Despatarrada, desaliñada, juro y recontrajuro que nunca más usaré ese endulzante idiotizador realista
El aroma de la infusión me subyuga, bebo lentamente y cada sorbo me recuerda la sed de muchos y salgo a la vida , como el quijote a luchar contra los molinos de viento, por ellos, por nosotros por los que vendrán. Quijote moderno que intenta traerle alegría a esos ojitos traviesos que se olvidaron la risa.

SOLEDAD.-

SOLEDAD

El sol hace equilibrio en el cielo.La piel se consume en llamas.Rasga su vestido , ensaya vuelos libres. Sus labios, anhelantes buscan un manantial de luz, sus manos son palomas que dibujan caricias en una geografía desconocida.
Despojada recorre con los labios la otra piel salvaje. Se enlazan los cuerpos, un río de caricias calma las sedes.Un beso corona una frente, y todo se estremece.
Marcados a fuego, se dispersan en el aire.Se rasguñan las entrañas de besos de sal, y en el horizonte el sol se despide envuelto en llamas.
Tenues mariposas escapan buscando una ilusión. Una de las pieles despierta abrigada por el amor, y piensa en un mañana y en un siempre.
Pero la noche la encuentra sola.
Se diluye en el rayo de la luna el juramento. Un nudo de soledad se descuelga de una estrella viajera y se anida en uno de los corazones.
El otro corazón, aún sueña.

FRÍO, PÓLVORA Y VIOLÍN

Frío, pólvora y violín
Zoilo se desliza por las calles arboladas. Acaricia y besa los capullos de las flores. Bailotea descalzo alrededor de la plaza grande en busca de una moneda y un aplauso. Guarda su violín sin cuerdas en el hueco del árbol. Con una caña y un sueño enhebra las notas.
A muy pocos se lo cuenta. Y cuando lo hace, sus ojos se nublan de pólvora y sangre.
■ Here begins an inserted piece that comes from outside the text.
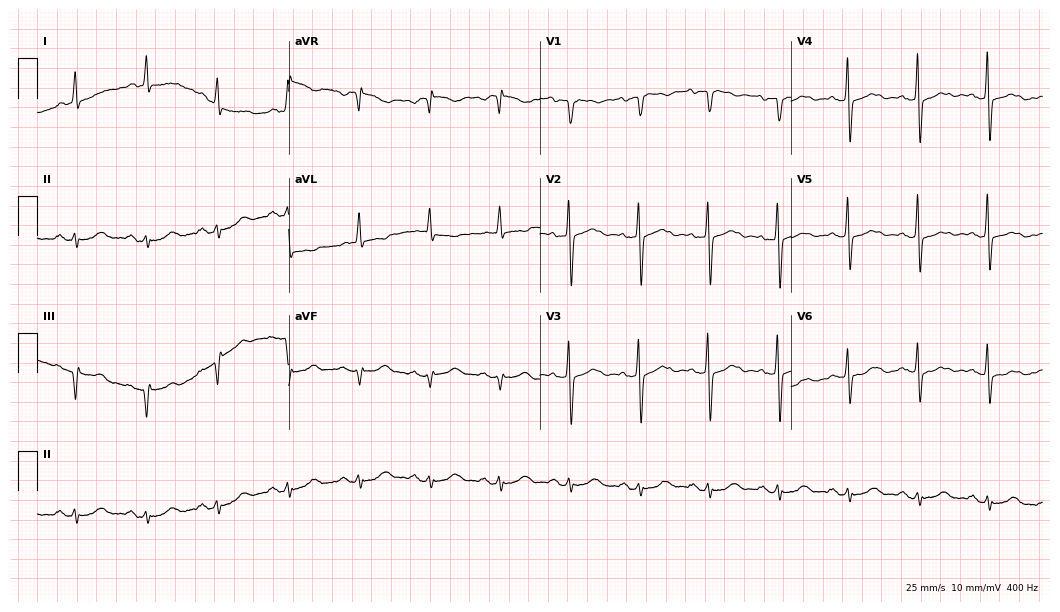
12-lead ECG from a 67-year-old female (10.2-second recording at 400 Hz). No first-degree AV block, right bundle branch block, left bundle branch block, sinus bradycardia, atrial fibrillation or sinus tachycardia recorded for this tracing. Findings outside these six are not listed.

Entonces arma un cigarro y se va. El viento se lleva sus penas embolsadas y la piel se le agrieta hasta sangrar. Él vivió las bombas y las metrallas y sus pies se congelaron hasta dolerle.
Tenía hambre y sed y los zapatos rotos. Soñaba con un castillo enorme de chocolate que le sirviese de refugio, para dormir ahí, abrigado, y volver a ser niño y remontar barriletes hasta las nubes. Se acurruca sobre sus rodillas y es un espiral humano sobre la escalinata blanca del amanecer que no llega nunca.
Zoilo tiene un monumento que les hicieron con un montón de llaves viejas. Pero no le sirve porque no aplaude, no le habla, no lo mira. No lo mima.